The history of the notion of hysteria can be traced to ancient times; in ancient Greece it was described in the gynecological treatises of the Hippocratic corpus, which date from the 5th and 4th centuries BC. Plato's dialogue Timaeus compares a woman's uterus to a living creature that wanders throughout a woman’s body, "blocking passages, obstructing breathing, and causing disease." The concept of a pathological, wandering womb was later viewed as the source of the term hysteria, which stems from the Greek cognate of uterus, ὑστέρα (hystera).
Another cause was thought to be the retention of a supposed female semen, thought to mingle with male semen during intercourse. This was believed to be stored in the womb. Hysteria was referred to as "the widow's disease," since the female semen was believed to turn venomous if not released through regular climax or intercourse.

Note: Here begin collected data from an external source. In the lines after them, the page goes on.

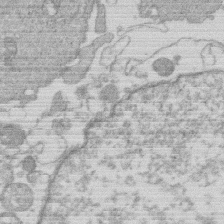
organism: Human
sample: Macrophage cells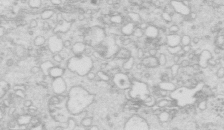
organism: Mouse
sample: Multiciliated cells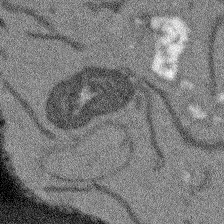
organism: Arabidopsis thaliana
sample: Root tip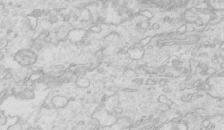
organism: Mouse
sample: Multiciliated cells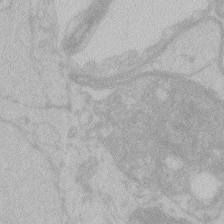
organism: Zebrafish
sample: Macrophage infected with Toxoplasma gondii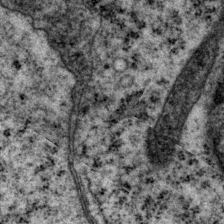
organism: P. pacificus
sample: Pharynx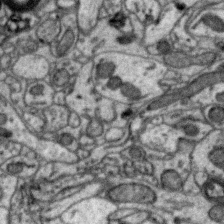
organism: Zebra finch
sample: Brain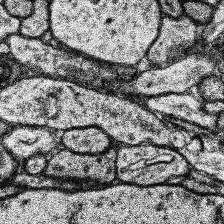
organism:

A physician George Taylor in 1859 claimed that a quarter of all women suffered from hysteria. George Beard, a physician catalogued seventy-five pages of possible symptoms of hysteria and called the list incomplete; almost any ailment could fit the diagnosis. Physicians thought that the stresses associated with modern life caused civilized women to be both more susceptible to nervous disorders and to develop faulty reproductive tracts. In the United States, such disorders in women reaffirmed that the US was on par with Europe;[clarification needed] one American physician expressed pleasure that the country was ”catching up” to Europe in the prevalence of hysteria.
Rachel Maines hypothesized that doctors from the classical era until the early 20th century commonly treated hysteria by masturbating female patients to orgasm (termed 'hysterical paroxysm'), and that the inconvenience of this may have driven the early development of and market for the vibrator. Although Maines's view that masturbating female patients to orgasm was used to treat hysteria is widely repeated in the literature on female anatomy and sexuality, some historians dispute Maines's claims about the prevalence of this treatment for hysteria and about its relevance to the invention of the vibrator, describing them as a distortion of the evidence or only relevant to an extremely limited group. Maines has said that her theory should be treated as a hypothesis rather than a fact.

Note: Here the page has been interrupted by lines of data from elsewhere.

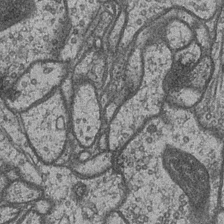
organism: Drosophila
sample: Optic medulla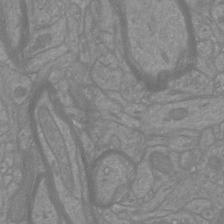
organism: Mouse
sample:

During the early twentieth century, the number of women diagnosed with female hysteria declined sharply. This decline has been attributed to many reasons. Some medical authors[who?] claim that the decline was due to laypeople gaining a greater understanding of the psychology behind conversion disorders such as hysteria.
With so many possible symptoms, hysteria was always[when?] considered a catchall diagnosis where any unidentifiable ailment could be assigned. As diagnostic techniques improved, the number of ambiguous cases that might have been attributed to hysteria declined. For instance, before the introduction of electroencephalography, epilepsy was frequently confused with hysteria. Many cases that had previously been labeled hysteria were reclassified by Sigmund Freud as anxiety neuroses.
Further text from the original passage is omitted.